Additional limitations of this study include the fact that CRP in the surgical group may be confounded by the surgery itself; i.e. some of the elevated CRP levels occurring within 72 h post-diagnosis in the surgical group occurred following neonatal surgery and therefore could be a result of the operation itself rather than an indicator of disease severity. However, of the 36 surgical NEC cases that exhibited a CRP value above 0.07 mg/dL (above the upper limit of normal), only 8 of these cases had CRP values included in this study which occurred following surgical intervention, and four of the eight had already displayed high (significantly >0.07 mg/dL) CRP levels before any surgical intervention. Overall, the influence of surgical intervention on CRP data is unlikely to have affected overall data trends but should be accounted for when applying this finding to clinical practice.

This study’s characterization of nutrition using the single most recent feed before NEC diagnosis also presents a limitation, as this method provides only a snapshot of nutrition status and may not be wholly reflective of the neonate’s diet. For example, the infant may have been receiving maternal milk for several weeks but was supplemented with a donor milk feed as their last feed before NEC diagnosis, and so was categorized as a “donor milk” case in our study. Future research assessing a wider data set of feedings for each neonate is required to assess the validity of the data presented here.

Additionally, thrombocytopenia, one of the significant markers of progression to surgery/death in this study, is included as a sign in the modified Bell Staging criteria for NEC. As the modified Bell staging criteria are known and used widely, the presence of this laboratory anomaly included in the Bell criteria may have influenced clinicians’ decisions for surgical management, confounding the association between thrombocytopenia and surgical NEC. Finally, this study does not account for populations without a diagnosis of NEC, so the risk factors described are limited by this perspective.
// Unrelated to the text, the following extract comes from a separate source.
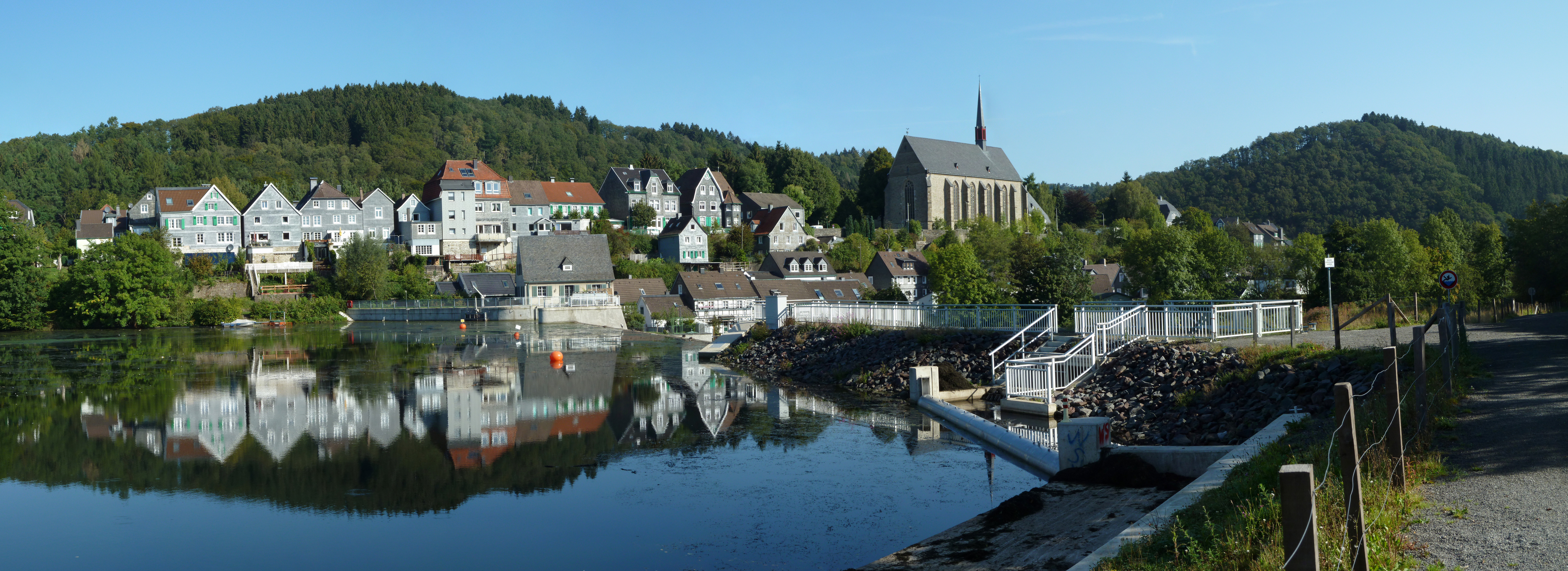 Beyenburger Freiheit und Klosterkirche, WuppertalThis is a photograph of an architectural monument. 238

However, as this research corroborated well-studied associations relating NEC to elevated CRP, decreasing platelet count, and lower maternal milk intake, there is established validity to the findings. The study only accounts for associations between risk factors and NEC outcomes and does not conclude causal relationships.
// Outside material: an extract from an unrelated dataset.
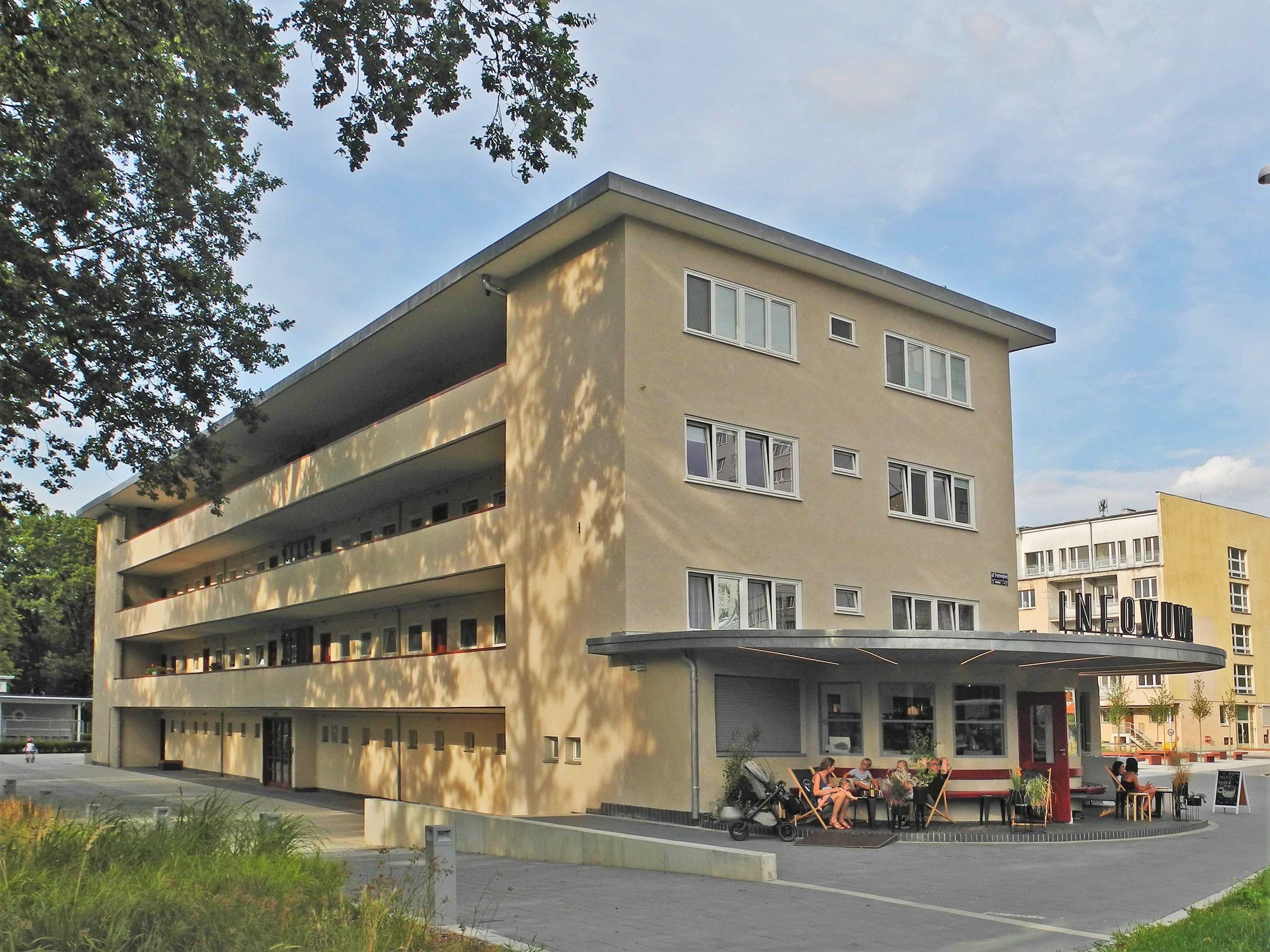 Werkbundsiedlung in Breslau. Wohnhäuser, errichtet 1929 anlässlich der Werkbundausstellung Wohnung und Werkraum (WuWa): Laubenganghaus von Paul Heim (1879–1963) und Albert Kempter (1863–1941) in Breslau – Wrocław, Tramwajowa 1

In summary, elevated CRP, low platelets, positive blood culture results, and the need for inotropic medication or vasopressors within 24 h of NEC diagnosis are significantly associated with progression to NEC-related surgery or death. Few maternal or demographic markers predicted the risk of surgical vs. medical NEC beyond birth weight and gestational age. Neonates receiving fortified human milk showed lower rates of NEC-related surgery or death; surgery and death rates were lowest among neonates receiving fortified, maternal milk compared to all other nutrition types. Increased abdominal circumference at birth is a potential early marker of increased risk for severe NEC. Further investigation is warranted to clarify the association between antenatal steroid receipt and NEC severity and to determine the utility above markers in clinical practice.